The second study consisted of using a portion of the principle each year to buy 12-month put options on the SPY. While the S&P 500 has historically risen most years, it has had several very large corrections (on the order of 50%), and recovering from those corrections has taken years. Buying a put option on SPY has the potential to alleviate some of the decline in the value of the underlying SPY holdings.
In the current study, I’m going to look at the result of:
- Investing 94% of capital into the SPY ETF
- Investing 3% of the capital each year into a SPY call option that is OTM, but as close to the current price of SPY as possible
- Investing 3% of the capital each year into a SPY put option that is OTM, but as close to 10% below the current price of SPY as possible
- Maintaining a constant payout each year, drawn first from dividends paid, and selling some of the SPY ETFs to make up for any payout the dividends don’t cover
The goals of this strategy are to minimize volatility due to sharp market corrections, and increase principle balance over the long run.
The annual payout will be held constant (examined for an annual payout of 3%, 4%, 5%, or 6% of the initial principle balance).
For example, suppose a 4% withdrawal rate is used.
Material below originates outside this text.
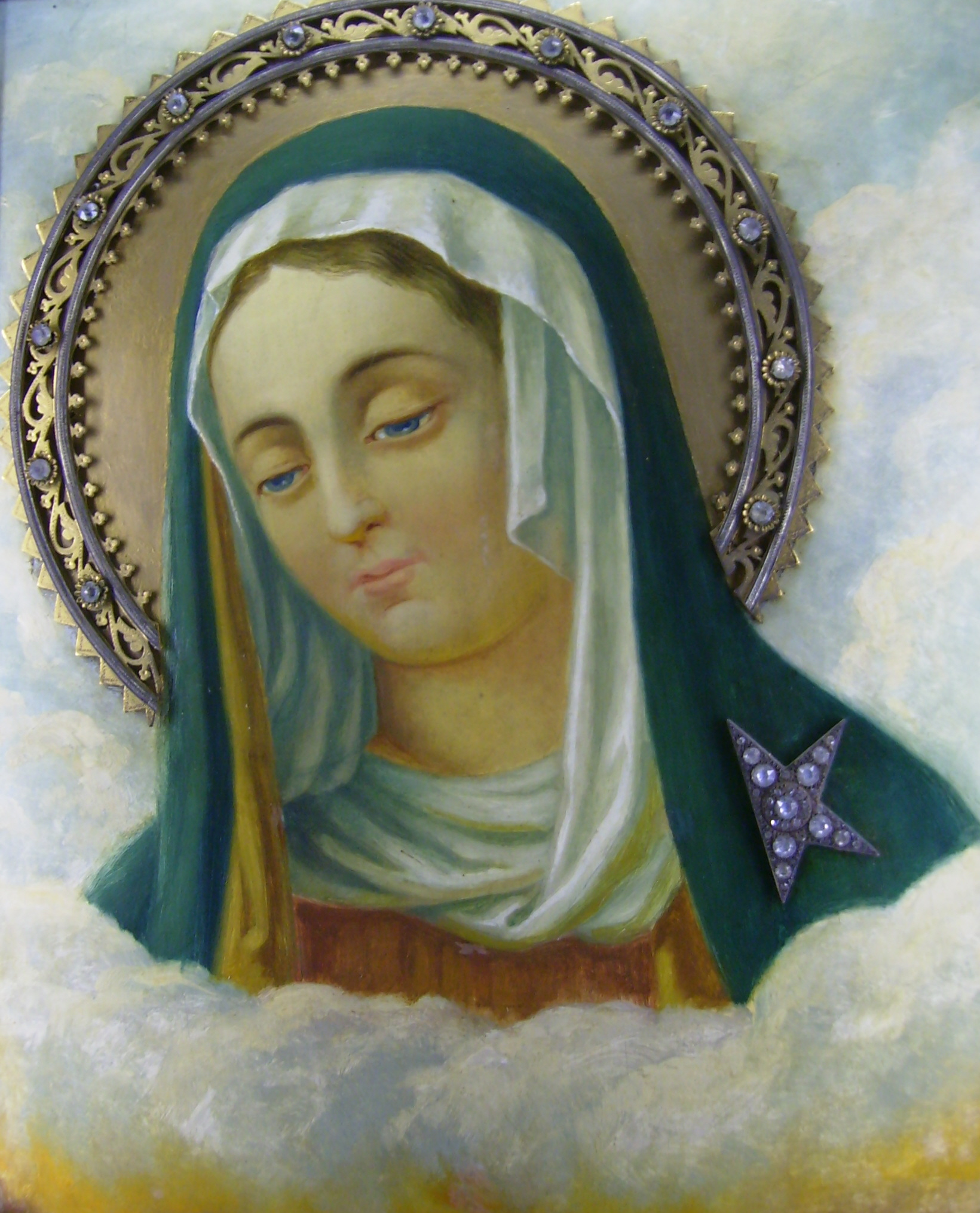 Icône Notre Dame de Grâce Berzée

This means $4000 is taken out each year as payout (per $100k invested). In addition, $3000 is taken out (per $100k invested) of the principle each year and invested in index put options, and another $3000 is taken out (per $100k invested) of the principle each year and invested in index call options. The proceeds from the index put and call options at expiration, if any, are put back into the principle balance for the next year.
This chart shows the principle balance for each withdrawal rate over the study period:
Since none of the withdrawal rates completely depleted the principle balance within the study period, each inflation-adjusted payout was constant for the entire study period ($3000, $4000, $5000, or $6000, depending on payout rate).
Here is the chart of principle balance for each withdrawal rate leaving the entire principle balance in SPY, and not purchasing any options, for the same years of the study period:
I’ll focus on the 3% payout here. The other payout rates have similar relative results between buying a strangle and not buying any options.
The minimum principle balances were $59,109 for no options, and $70,328 for using a strangle. Using this option strategy did provide some protection during large market declines over the study period, though obviously there was still a significant decline.
The ending principle balance was $109,465 for no options, and $122,005 for using a strangle. The strangle did also provide a higher ending balance than not using any options over the study period.
This is an analysis of past performance, but past performance is not a guarantee of future performance.